Considerando, mais do que as projeções, as estimativas de PIB para 2020 merecem escrutínio maior. Observa-se que a retração brasileira de 4,1% em 2020 foi menos aguda que a registrada por economias avançadas, em especial as europeias, em parte por terem sofrido antes os efeitos da pandemia, com a segunda onda começando antes, e pelos esforços em termos de medidas de distanciamento social combinadas à vacinação para superar o quanto antes a situação.
Por outro lado, o conjunto dos países emergentes ou em desenvolvimento, mais equiparáveis ao Brasil, tiveram queda menor (-2,4%), embora a América Latina e Caribe apresente retração ainda maior que a brasileira (-7,4%).

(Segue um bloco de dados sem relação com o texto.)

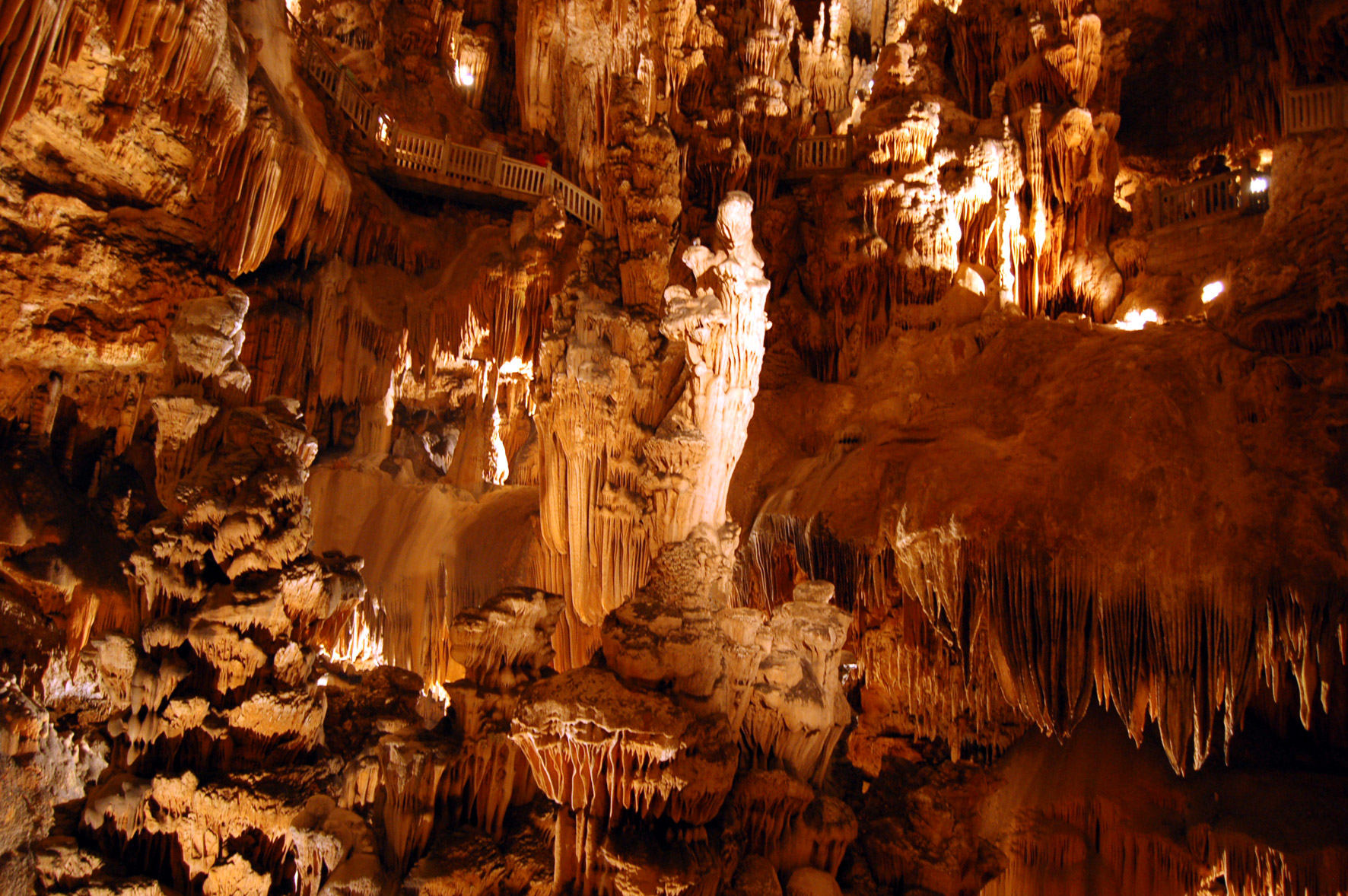 Grotte des Desmoiselles, Südfrankreich

Essa diferença de performance pode ser atribuída principalmente ao fato do grupo de países emergentes e em desenvolvimento da Ásia ter sofrido declínio menor, de 1,1%.
Esse último ponto pode ser esmiuçado no bojo dos BRICS, uma vez que a China, a partir de onde a pandemia se disseminou, logrou crescimento ainda em 2020, de 2,3%. A Índia, por sua vez, sofreu retração maior que a brasileira, embora com maiores perspectivas de recuperação no biênio subsequente.
Fora do continente asiático, a África do Sul também sentiu mais que o Brasil os efeitos econômicos da covid-19. Já a Rússia também sofreu retração, porém menos aguda que a desses países e com maior expansão projetada para 2021 e 2022.
Os descaminhos no enfrentamento da pandemia, além de outros impasses, não vem propiciando a formação de horizonte para a iniciativa privada no Brasil.
Ainda que a indústria, em especial a de transformação, tenha puxado o desempenho brasileiro no final de 2020, tal movimento é insuficiente para sustentar a expansão nacional tendo em vista que o segmento já vinha de situação adversa e não houve melhorias no ambiente de negócios, a exemplo de uma reforma tributária que pelo menos simplificasse a estrutura tributária. Com o descaso frente à pandemia, incluindo o atraso na aquisição de vacinas, a situação tende a se deteriorar.